Anche un altro studio, pubblicato nel 2015, analizzando i dati relativi a 15.184 persone (52.3 per cento donne) di età compresa tra i 18 e i 90 anni, aveva riscontrato che nelle persone normopeso, ma con obesità centrale, il rischio di mortalità generale e da eventi cardiovascolare fosse superiore rispetto a soggetti con indice di massa corporea simile ma senza distribuzione del grasso a livello centrale, dato che è stato confermato nelle donne.
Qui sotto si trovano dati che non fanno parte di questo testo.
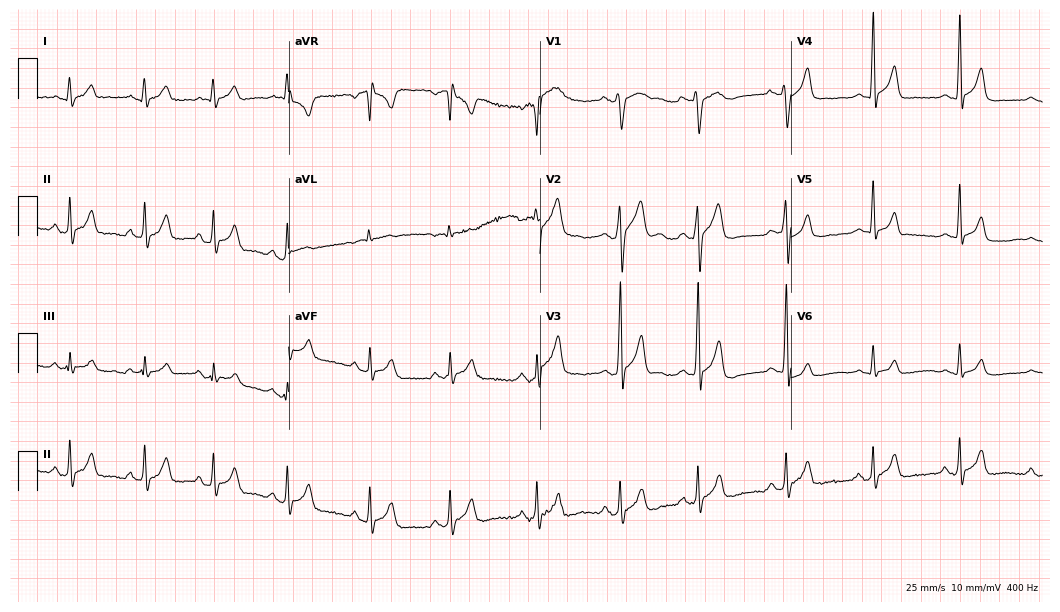
12-lead ECG from a male patient, 21 years old. Screened for six findings — first-degree AV block, right bundle branch block (RBBB), left bundle branch block (LBBB), sinus bradycardia, atrial fibrillation (AF), sinus tachycardia — none is recorded.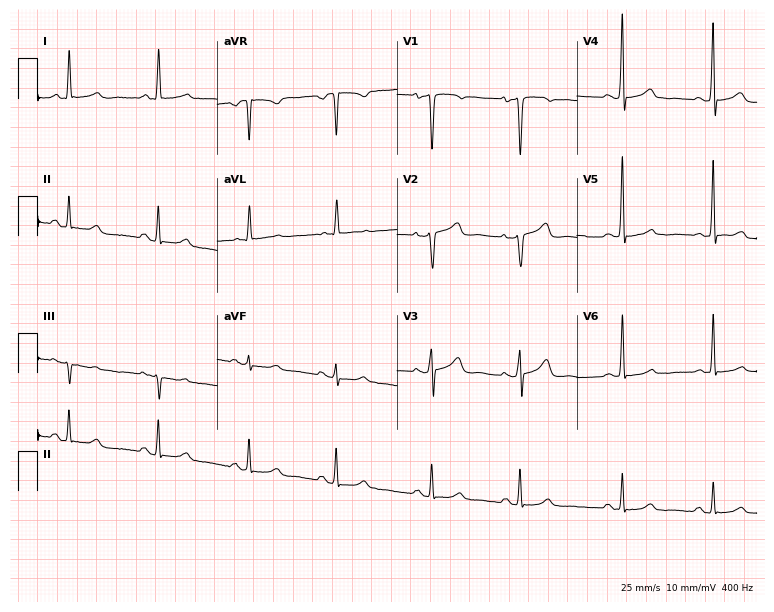
Standard 12-lead ECG recorded from a 45-year-old female patient (7.3-second recording at 400 Hz). None of these six findings is recorded: first-degree AV block, right bundle branch block, left bundle branch block, sinus bradycardia, atrial fibrillation, sinus tachycardia.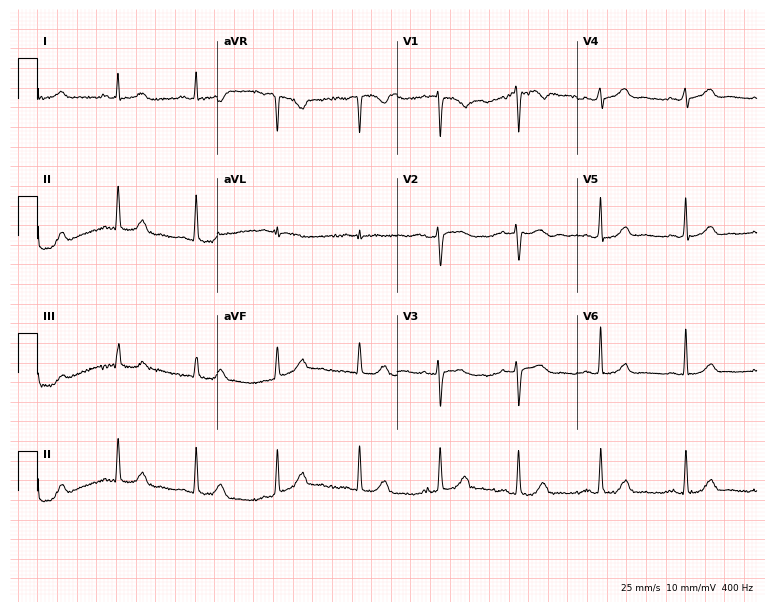
12-lead ECG from a 68-year-old female. Recorded interpretation: within normal limits.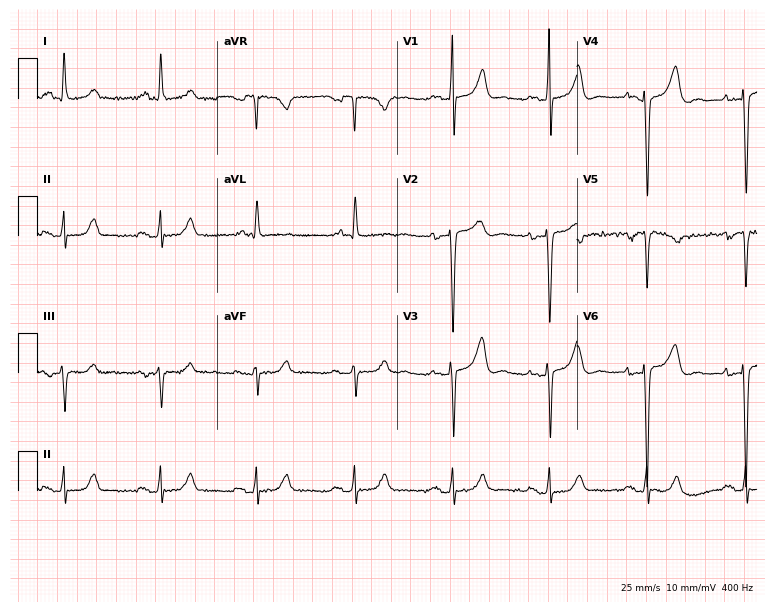
ECG — an 85-year-old woman. Screened for six findings — first-degree AV block, right bundle branch block (RBBB), left bundle branch block (LBBB), sinus bradycardia, atrial fibrillation (AF), sinus tachycardia — none is recorded. Other findings, if any, are not listed.

Ma a far aumentare il rischio di mortalità non sono solo i chili di troppo e, in particolare, quelli che si depositano sulla pancia. Negli ultimi anni l’attenzione degli studiosi si sta focalizzando con sempre maggior attenzione su un’altra condizione metabolica, la perdita del tessuto muscolare scheletrico (sarcopenia). “Di recente – sottolinea la professoressa Burra – abbiamo effettuato presso il nostro centro uno studio su pazienti con cirrosi epatica, che di frequente presentano una sarcopenia progressiva e generalizzata. La sarcopenia è risultata associata ad aumento sia del rischio di complicanze cliniche che di mortalità, anche dopo che i pazienti vengono sottoposti a trapianto di fegato (Lucidi C J Hepatol. 2018, Merli M J Hepatol. 2017)”. L’alterata omeostasi metabolica è stata associata anche ad alterazioni della normale distribuzione del tessuto adiposo viscerale e sottocutaneo e tali alterazioni sono state correlate in modo indipendente ad un aumento del rischio di mortalità in pazienti con cirrosi, soprattutto di sesso femminile, ed ad aumento del rischio di recidiva di epatocarcinoma dopo trapianto di fegato soprattutto nel sesso maschile(3). Il nostro studio, ancora in corso, sta dunque valutando le immagini della TAC addome a livello della III vertebra lombare per studiare la distribuzione del tessuto adiposo sottocutaneo e del tessuto adiposo viscerale. I risultati non hanno riscontrato un’associazione tra le alterazioni della distribuzione del tessuto adiposo e un aumentato del rischio di complicanze, né con un aumento di mortalità dopo trapianto. Questo resta dunque un argomento ancora aperto alla ricerca clinica”. Secondo il presidente della Sige professor Domenico Alvaro “occorre che le società scientifiche si adoperino per diffondere nella popolazione messaggi chiari sulla prevenzione dell’obesità e sui semplici parametri da monitorare inclusi peso corporeo e giro vita!”